Homotopy groups of even spheres are finite I am having trouble understanding the following argument given in Spanier, Pages 515 ~ 516, regarding homotopy groups of even spheres.
I've attached the two pages; I'm having trouble understanding what alpha is, (highlighted in red) and why there is a C-isomorphism (highlighted in green).
Basically, my questions are as follows :
1) If $\pi_{2n-1}(W^{2n-1}) = \mathbb{Z} \bigoplus T$ where $T$ is a finite group, then does he mean $\alpha$ is $(0,x)$ as an element in $\mathbb{Z} \bigoplus T$, where $x$ is a generator for $T$? Or is it the other way around as $(1,0)$?
2) Why is $\alpha_{*}$ a C-isomorphism, as shown in the book?Page 515 is here

 A: I first misread your questions, but I left my explanations here and edited the rest. 
Let me first explain the "red" part. The author explained that we have $\pi_{2n-1}(W^{2n-1}) \cong C_\infty \oplus G$, where $G$ is a finite group. That in particular means that there is an element $a$ that generates the infinite cyclic group $C_\infty$. By definiton the higher homotopy groups are given as homotopy classes of continuous maps from $S^n$ to the space $X$ you are considering, which means in this situation there has to be a contiuous map $\alpha \colon S^{2n-1} \rightarrow W^{2n-1}$ that represents $a$. 
Edit: As you used the notion $\mathbb{Z}$ for the infinity cyclic group, I can make it more precise. The author chose one representative $\alpha \colon S^{2n-1} \rightarrow W^{2n-1}$, such that $[\alpha] = (1,0)$ (or represents $(-1,0)$ in case that one for some reason wants to work with the other generator but makes no real difference).
The "green" part. Homology groups are functorial, which in particular means that they can be applied to a map. The map $\alpha_*$ is exactly the map induced by applying the functor $H_i$ to $\alpha$.
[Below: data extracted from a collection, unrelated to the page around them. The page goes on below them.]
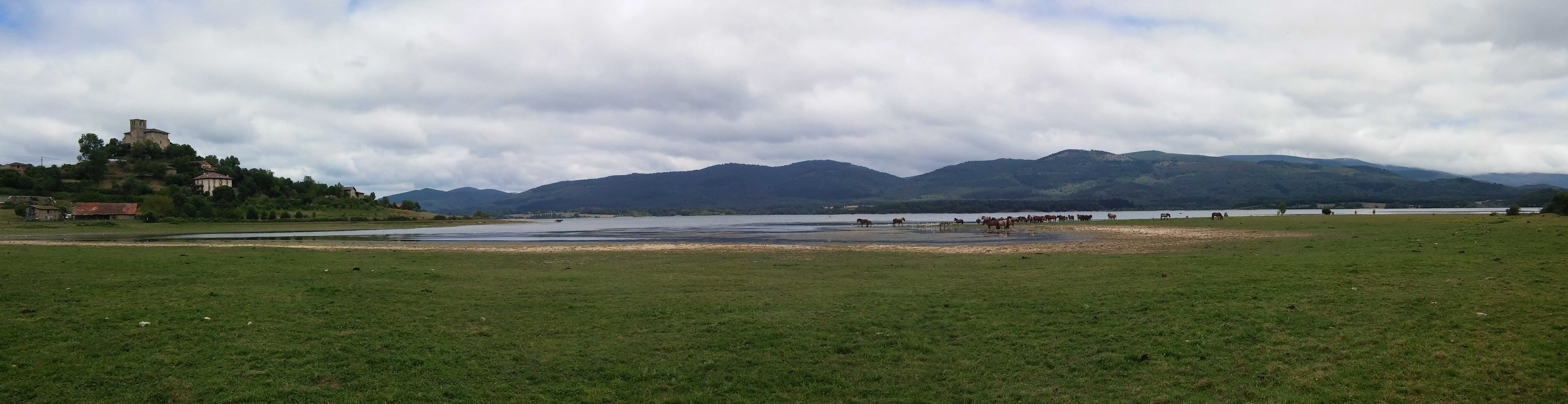 Langara Ganboa (Arratzua-Ubarrundia, Araba) eta Uribarri Ganboako urtegia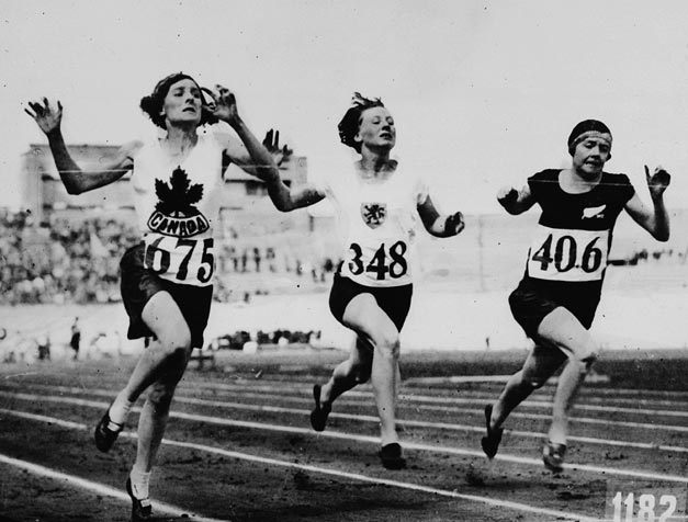 Title / Titre : Myrtle Cook of Canada (left) winning a preliminary heat in the women's 100 metres race at the VIIIth Summer Olympic Games / Myrtle Cook (à gauche), du Canada, remportant une éliminatoire pour l'épreuve du 100 mètres femmes, aux VIIIe Jeux Olympiques d'été Creator(s) / Créateur(s) : Unknown / Inconnu Date(s) : 1928 Reference No. / Numéro de référence : MIKAN 3191809, 3623313 Location / Lieu : Amsterdam, Netherlands / Amsterdam, Pays-Bas Credit / Mention de source : Library and Archives Canada, PA-150994 / Bibliothèque et Archives Canada, PA-150994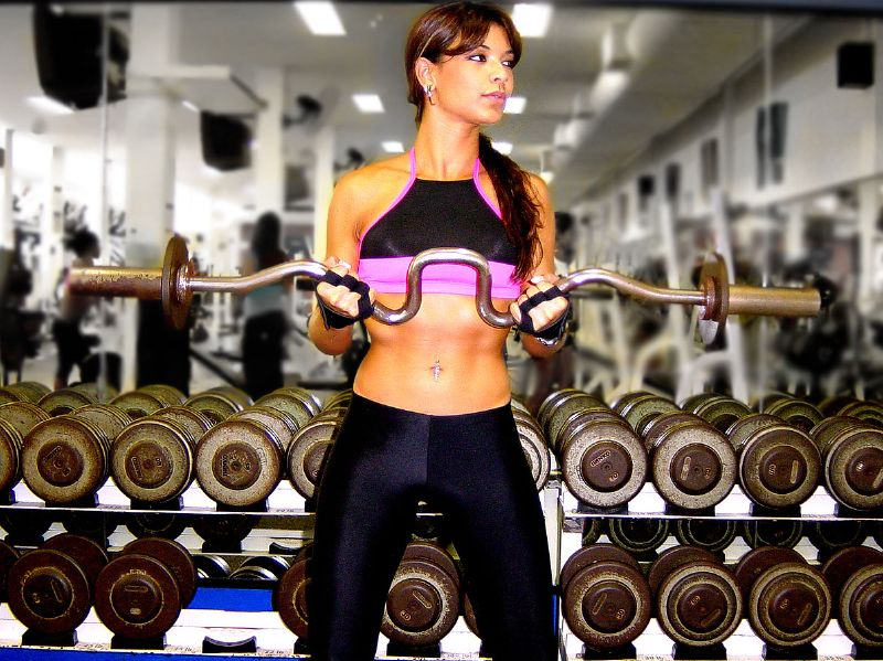 A modelo e apresentadora de TV brasileira Amanda Françozo.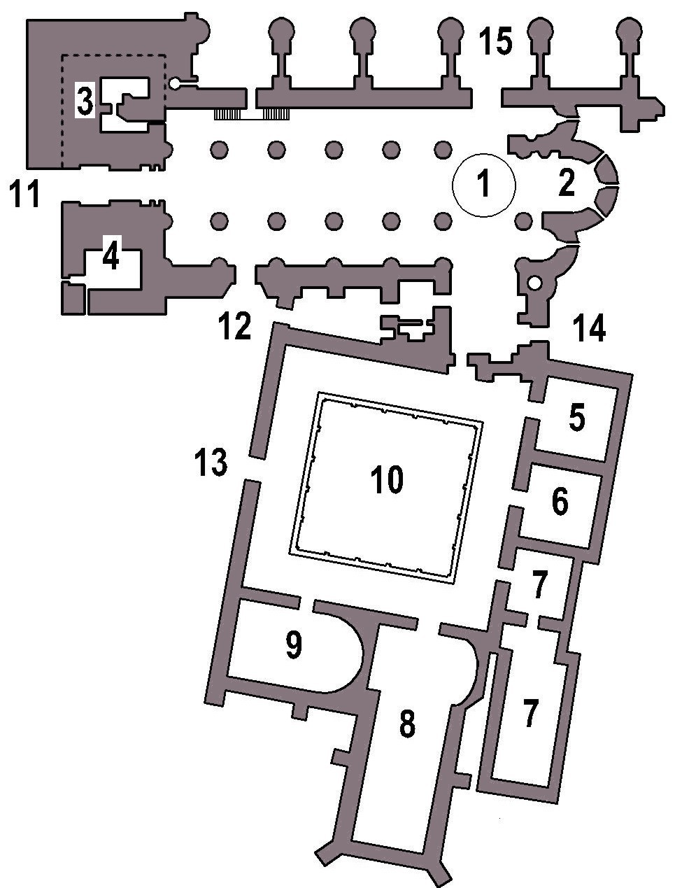 Planta de la Catedral Vieja de Salamanca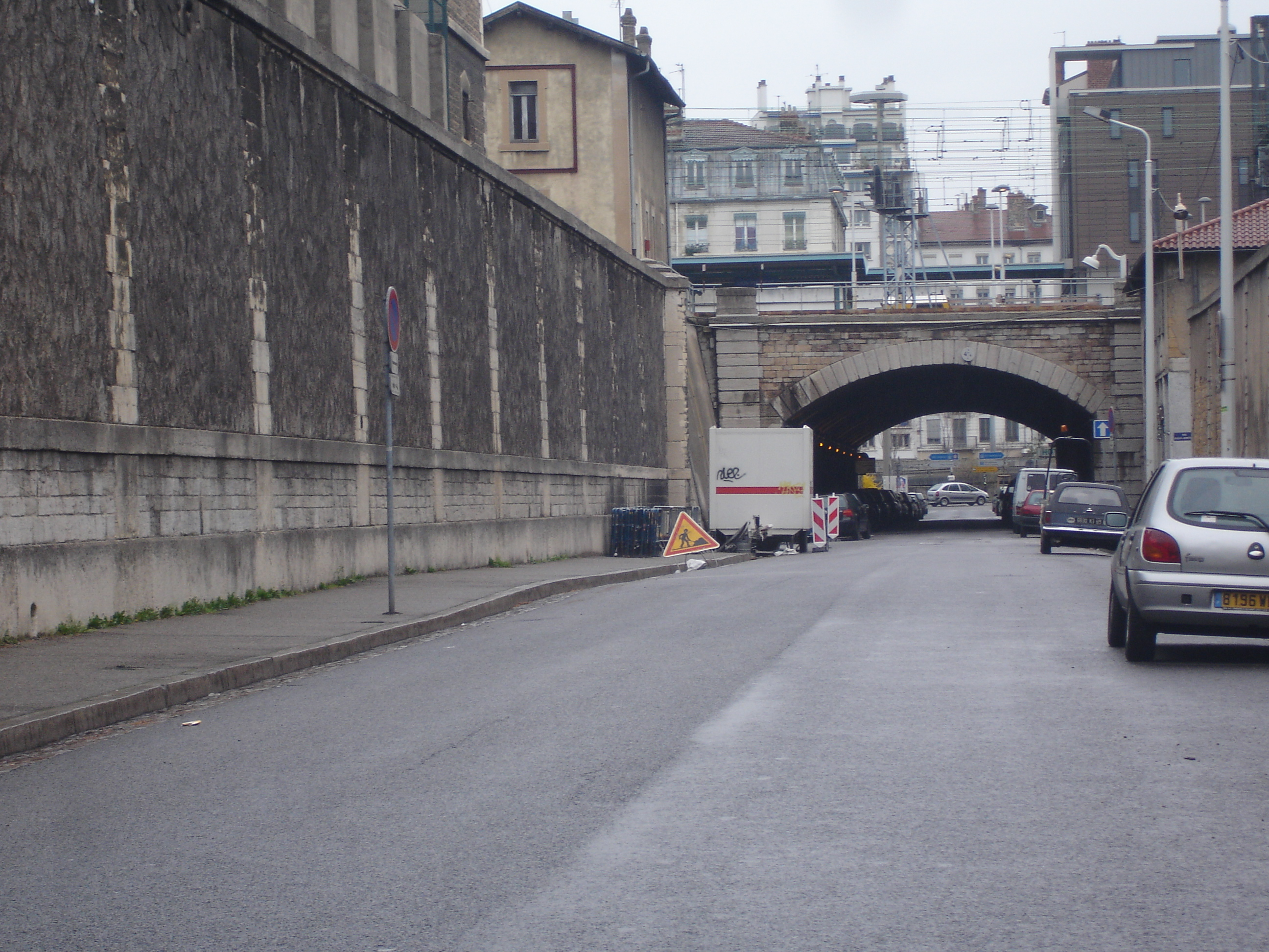 Lyon-Confluence : Les voûtes vues de la rue Delandine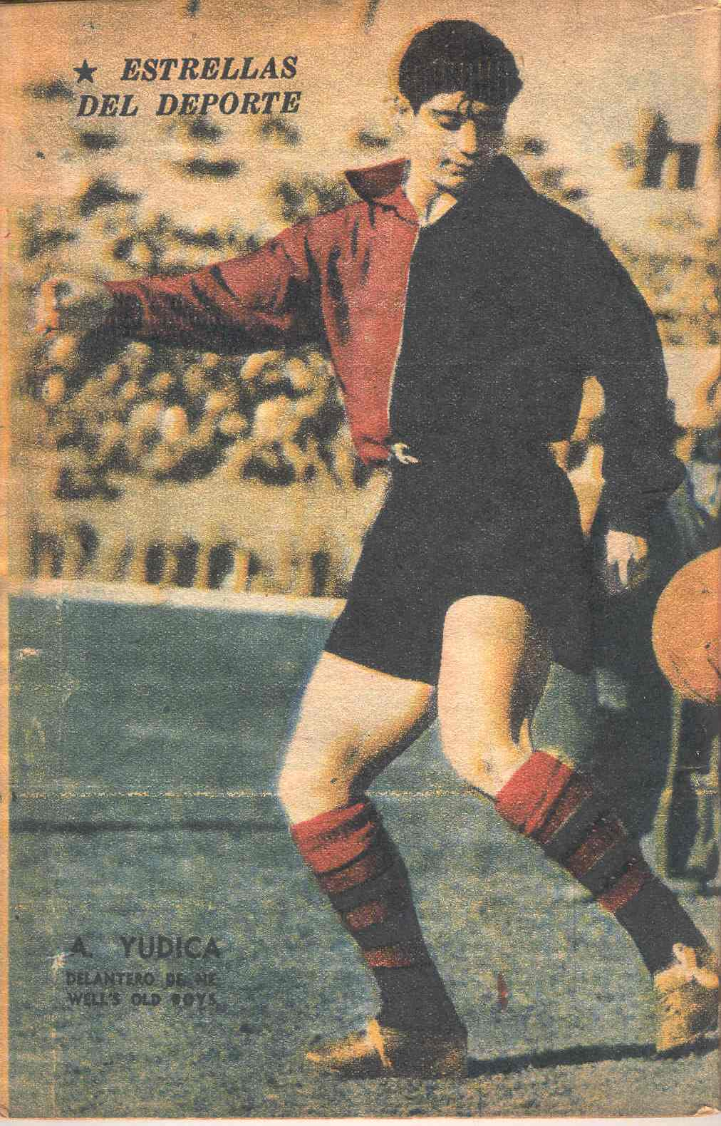 Estrellas del Deprote, José Yudica delantero de C. A. Newell's Old Boys. Revista PBT año 1954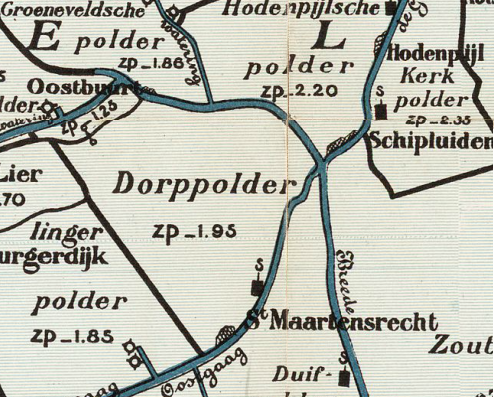 Dorppolder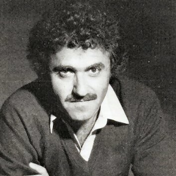 Steve Pieczenik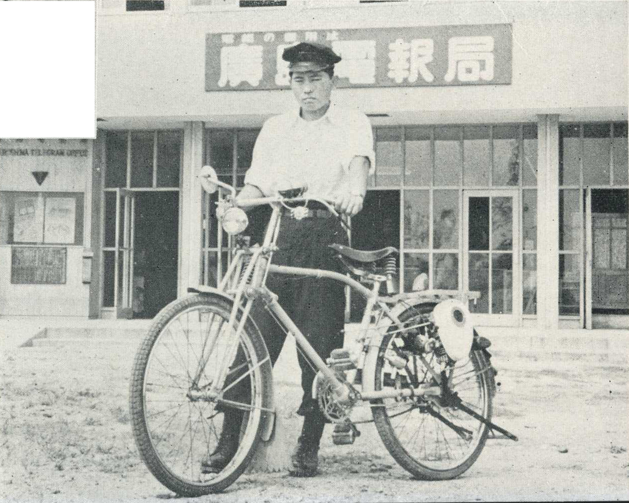 広島電報局の配達人。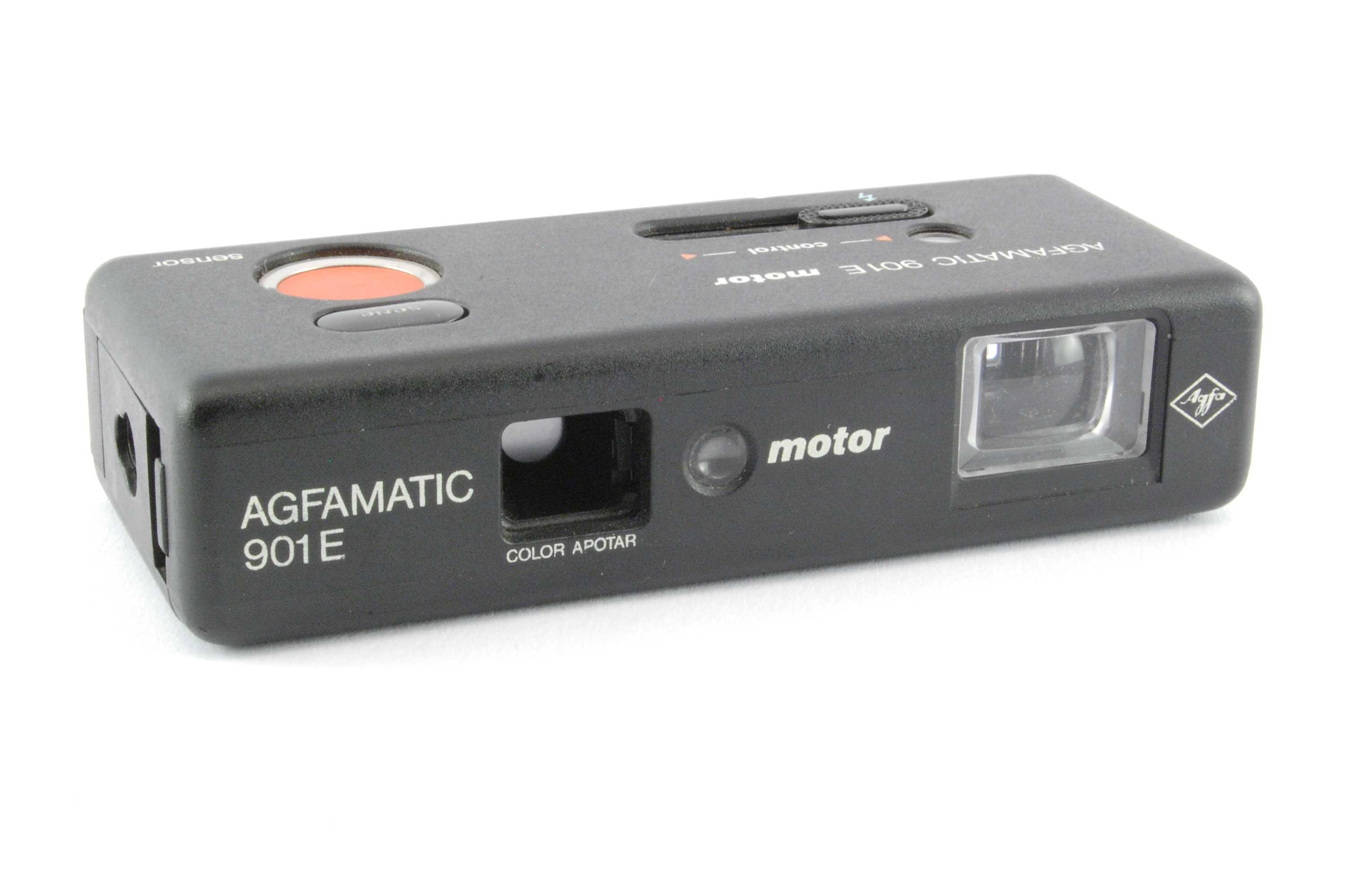 AGFA Agfamatic 901E von 1978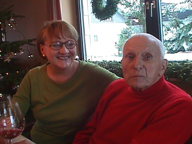 Bild von Max Rupp und Margot Domeyer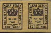 Марка земской почты Осташковского уезда (номинал 3 копейки), выпускались с 1878 года.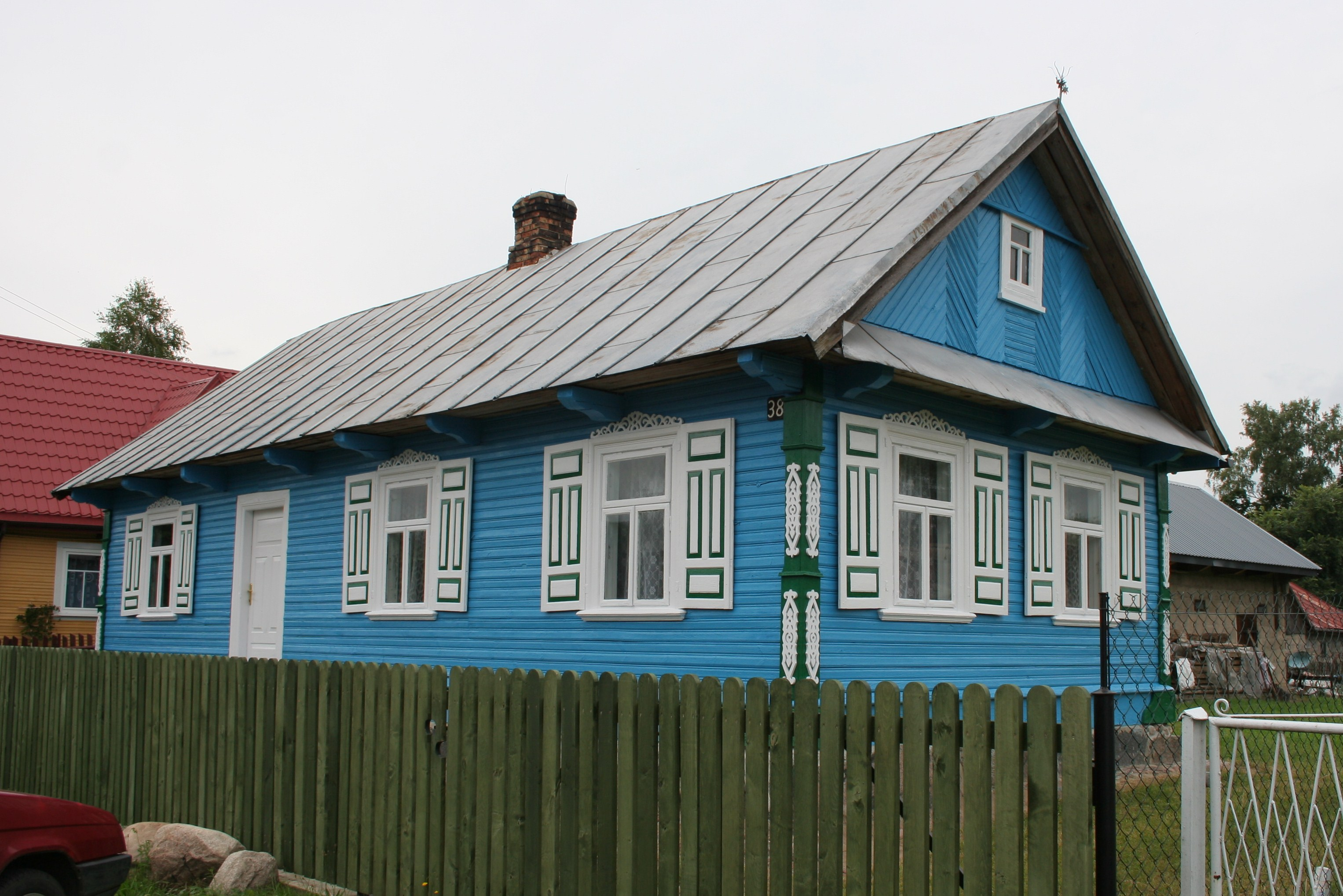 Dom mieszkalny w Parcewie.

Edit: Since almost all homology groups on both sides vanish, every induced homomorphism yields an isomorphism there. Therefore we only have to look at the $i$ where the homologys do not vanish. As $\alpha$ represents the generator in the higher homotopy group, the map $\alpha_*$ should just be the map that sends the generator of $H_{2n-1}(S^{2n-1})$ to the generator $H_{2n-1}(W^{2n-1})$ and thus is an ismorphism as well. The case $i = 0$ is analogous.